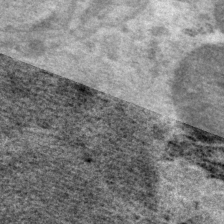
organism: P. pacificus
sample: Pharynx
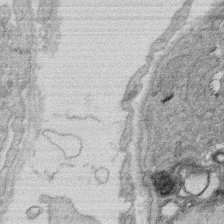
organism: Rat
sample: Salivary granule
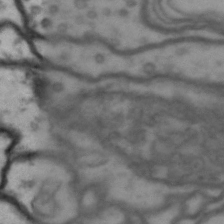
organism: Drosophila
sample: Brain
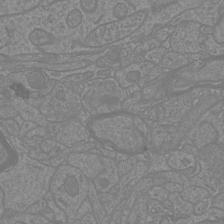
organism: Mouse
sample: Cortical neurons
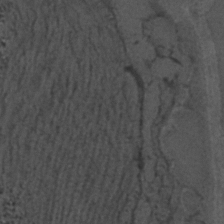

··········

Final stretch of the data: repeat exactly each line from the one containing "sample: Pharynx" through the last, and omit all pictures.

sample: Pharynx
organism: Rat
sample: Salivary granule
organism: Drosophila
sample: Brain
organism: Mouse
sample: Cortical neurons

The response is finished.